Mas é preciso observar que se conservadores da ultra-direita como Francis Fukuyama estão abandonando o antigo radicalismo que caracterizou suas preposições na política externa estadunidense, é verdade que não o fazem para entrar em campanha mundial para dar o premio Nobel da Paz a Madre Tereza de Calcutá. Estão apenas tentando outra modalidade de controle, de dominação. Buscam recomposição com ex-aliados e especialmente a construção de contrapesos ao nacionalismo revolucionário em curso no continente.
Como anunciou o General James Hill, chefe do Comando Sul dos Estados Unidos, a ameaça aos interesses nacionais estadunidenses na região esta ameaçado pela erupção do “populismo radical”, a nova versão do velho fenômeno político latino-americano encabeçado por líderes mais decididos e fieis aos interesses populares que navegam na onda propiciada pelo fracasso da modernização capitalista que prometeu mundos e fundos às maiorias e criou a maior taxa de desemprego de nossa história recente, uma impressionante onda migratória e o super-endividamento do estado, pela via interna e externa. Enfim, a criação de uma economia exportadora cuja tendência não é outra que o agravamento da crise social e a perpetuação da dependência..

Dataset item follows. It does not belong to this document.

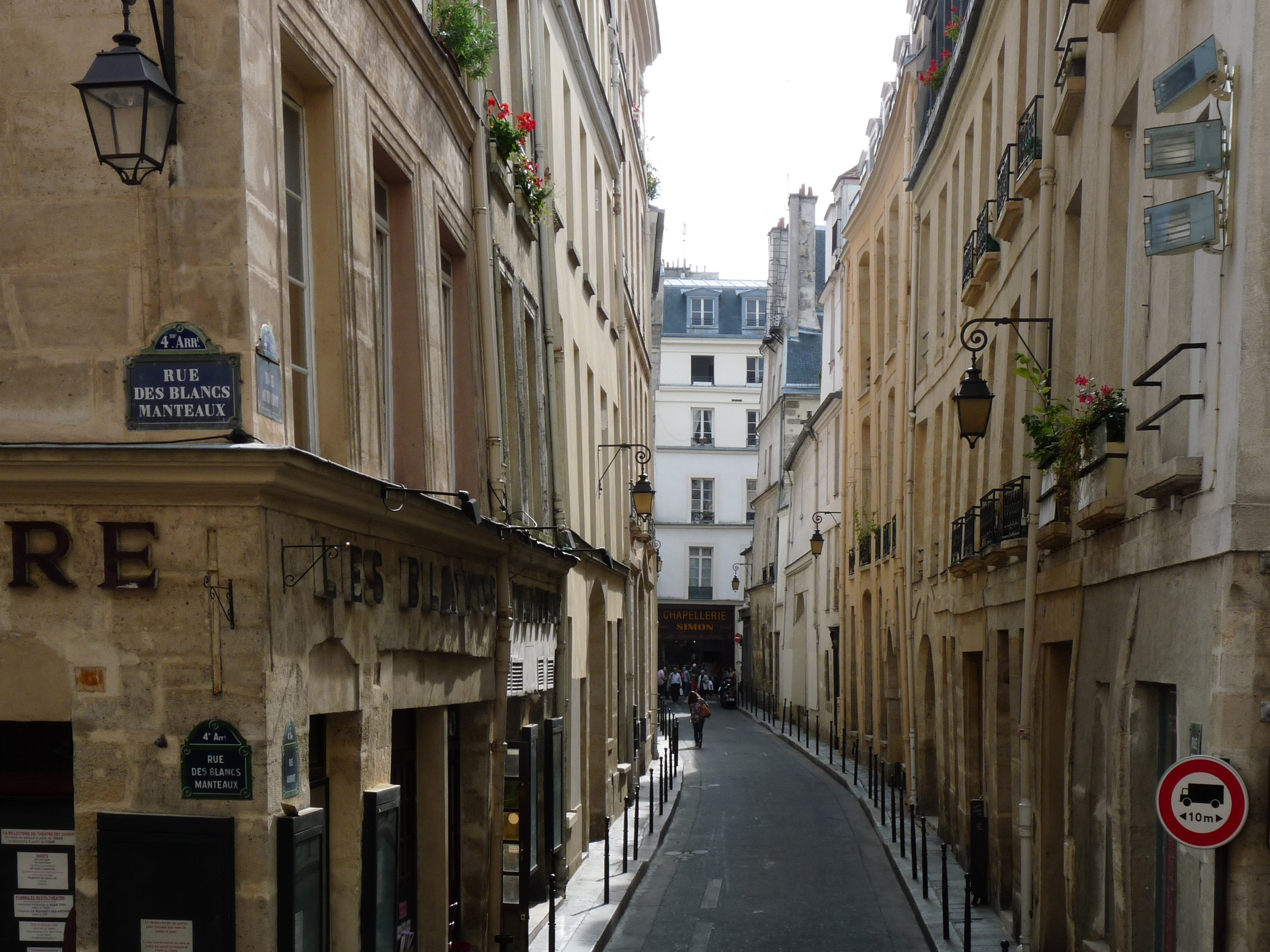 La rue Aubriot à Paris, vue des escaliers de l'église des Blancs Manteaux (rue des Blancs Manteaux). Au fond la rue Saint Croix de la Bretonnerie.
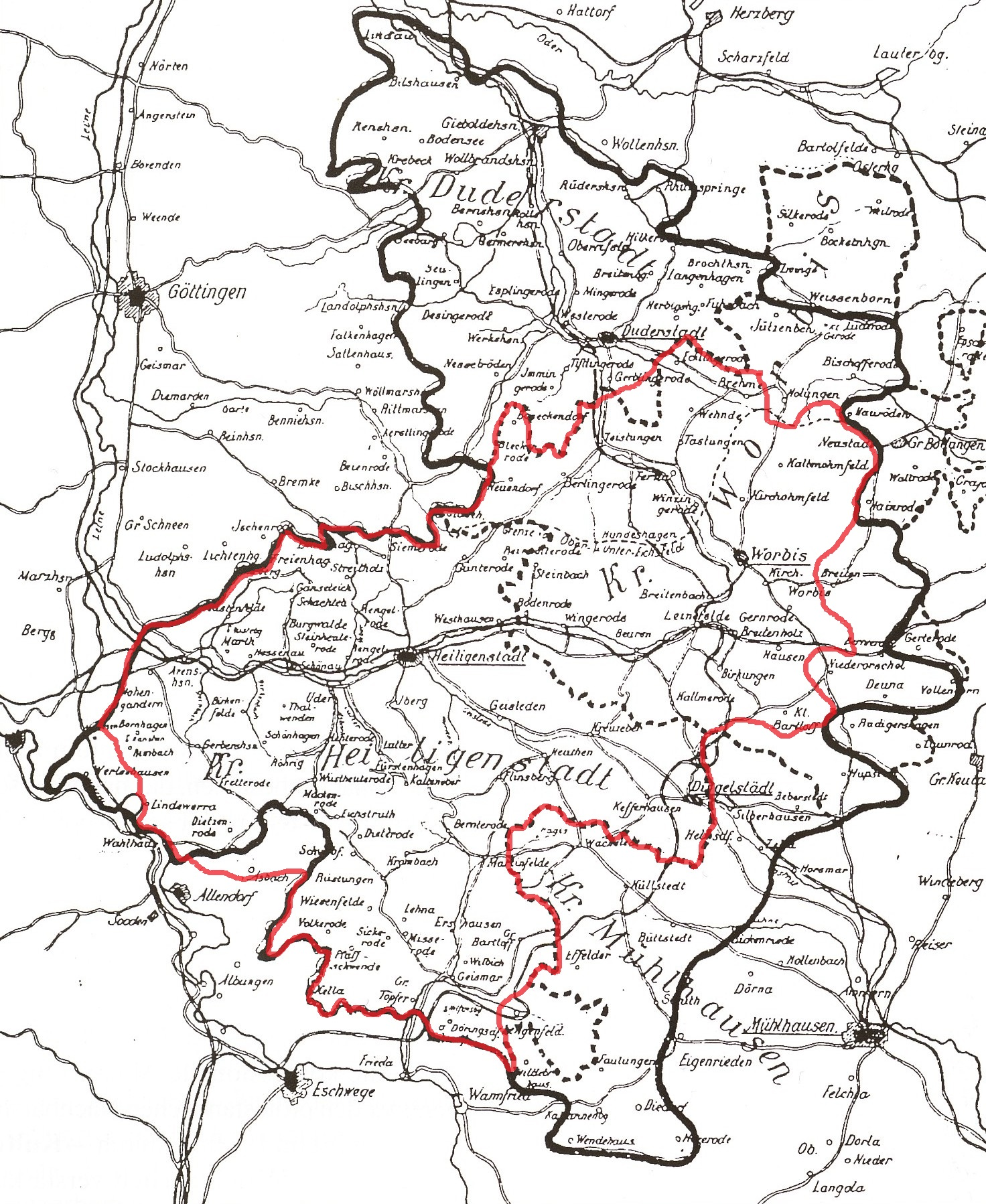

O roteiro do presidente dos Estados Unidos foi, não obstante, bem escolhido. Nestas circunstâncias, foi um grave erro da diplomacia brasileira recebê-lo. A impossibilidade de uma política externa efetivamente independente e soberana é produto da política econômica em curso, razão pela qual nos resta apenas o triste papel do exercício da subserviência e da boa vizinhança com o algoz das experiências populares que apenas começam em outros países da América Latina.